# Best music to write to?



## Tyler Danann (Dec 7, 2013)

Anyone got hints and tips on the best kinds of music to write a book to?

I have certain stuff I listen to but wonder what other people have in mind?

Generally if something his a lot of lyrics I start to get distracted.

Yet when it's some good tune of retro-new wave / soundtracks etc it can really turbo-charge the brain-box and spirit! 

[video=youtube;PIBNgR08W2g]http://www.youtube.com/watch?v=PIBNgR08W2g[/video]


----------



## Sam (Dec 7, 2013)

_Moved to Writing Discussion. _


----------



## Gavrushka (Dec 7, 2013)

I get ideas whilst listening to music, and the kind of ideas are reflected by the category of music.

However, I write in silence...Well, apart from a desk fan that I keep going hot or cold - For me it is a background noise pacifier.


----------



## FleshEater (Dec 7, 2013)

Goblin

[video=youtube_share;RlWlRuvF5mM]http://youtu.be/RlWlRuvF5mM[/video]

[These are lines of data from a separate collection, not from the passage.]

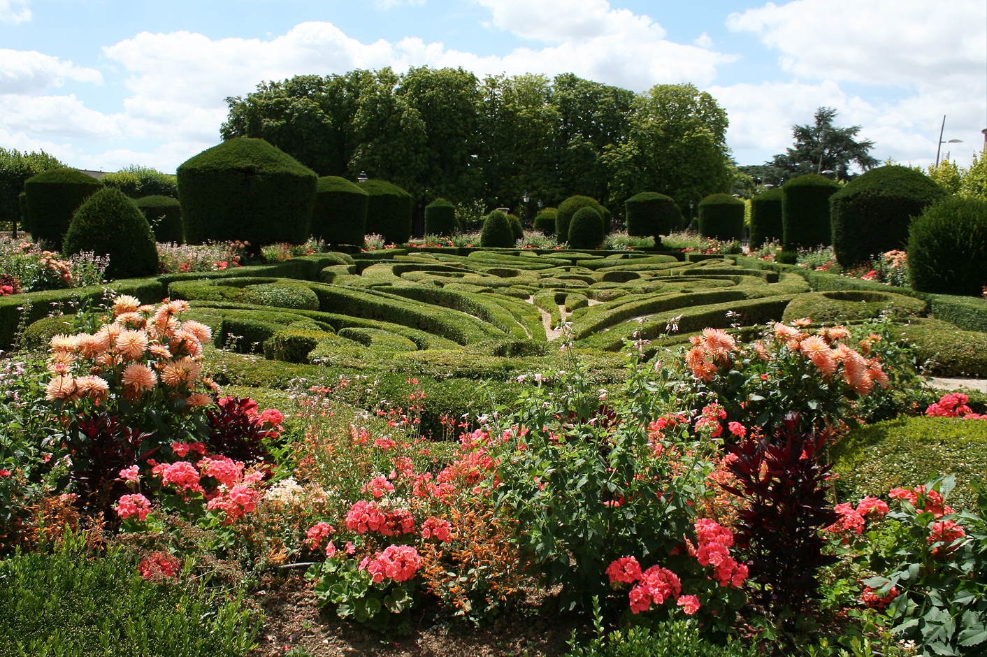 Le jardin de l'évêché de Castres situé devant l'ancien palais de l'évêché. .
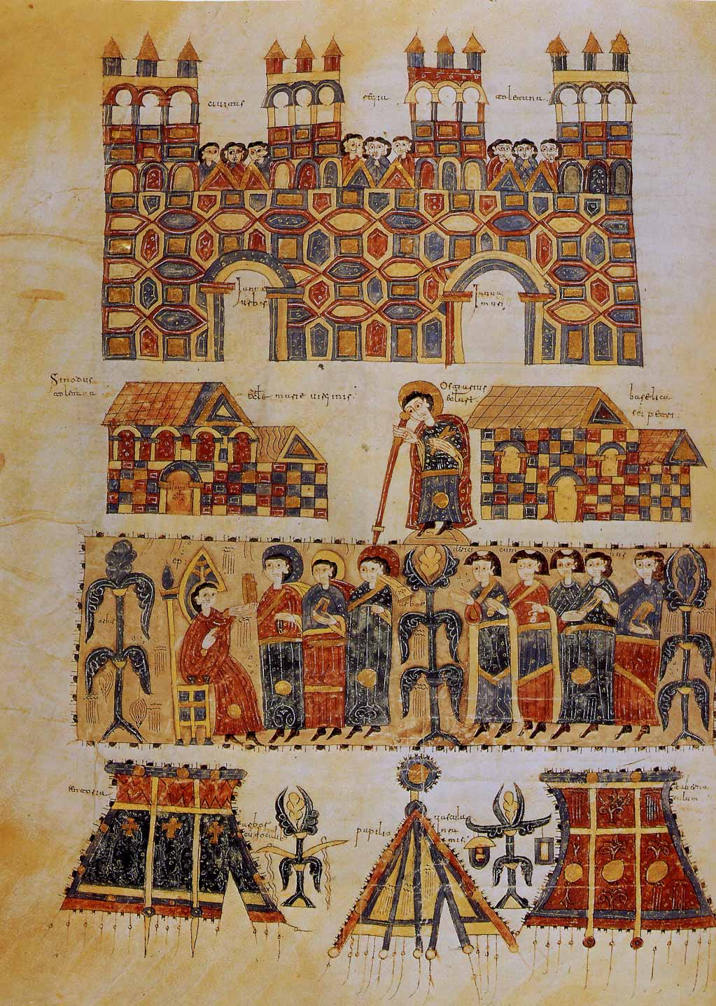 Códice de los Concilios. Folio 129v
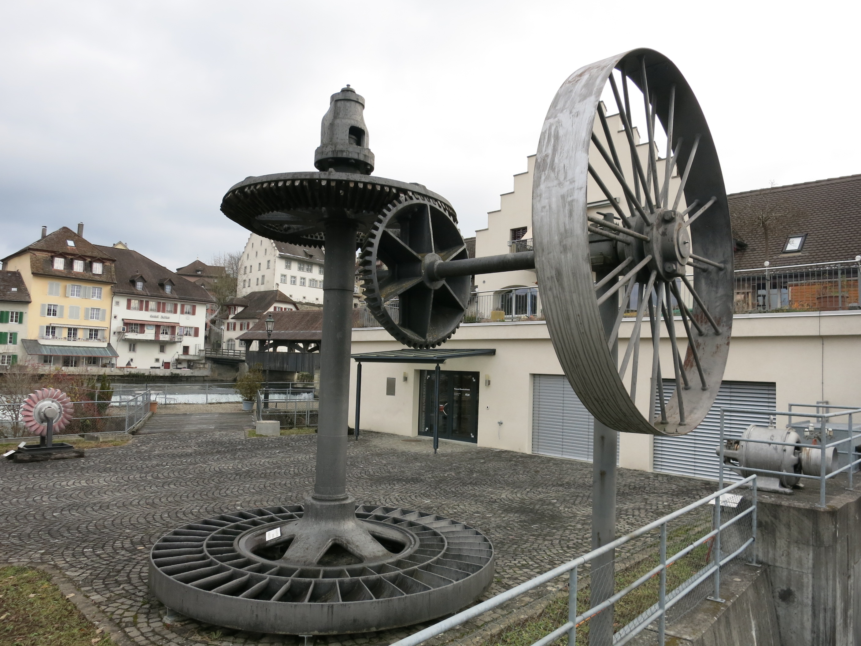 Kraftwerk Bruggmühle, Bremgarten AG, Schweiz

I'm a huge fan of horror, and especially Italian horror. So this is what I've been listening to. Goblin's Roller album is also amazing.


----------



## FleshEater (Dec 7, 2013)

I guess you can only post one video at a time now?

Zombi

[video=youtube_share;jdyHT2696c8]http://youtu.be/jdyHT2696c8[/video]


----------



## Jeko (Dec 7, 2013)

The sweet sound of silence. I don't read with music, and I don't expect my readers to, so I don't write with music either. Else the reader-writer telepathy will never get into full swing.


----------



## dale (Dec 7, 2013)

led zepp's "physical graffiti" cd used to work best for me. sometimes my robert johnson cd worked. sometimes not
music at all, but i'd pick out a lovecraft documentary or reading to listen to in the backgound. depends.


----------



## ppsage (Dec 7, 2013)

Art Pepper, Cannonball Adderley or, in season, the Tigers radio broadcast.


----------



## Andyfuji (Dec 7, 2013)

If listening to music, I try to go for something with lyrics I don't understand.  Personally I prefer pop-jazzy type things.  French new-wave, Bossa nova, Shibuya Kei.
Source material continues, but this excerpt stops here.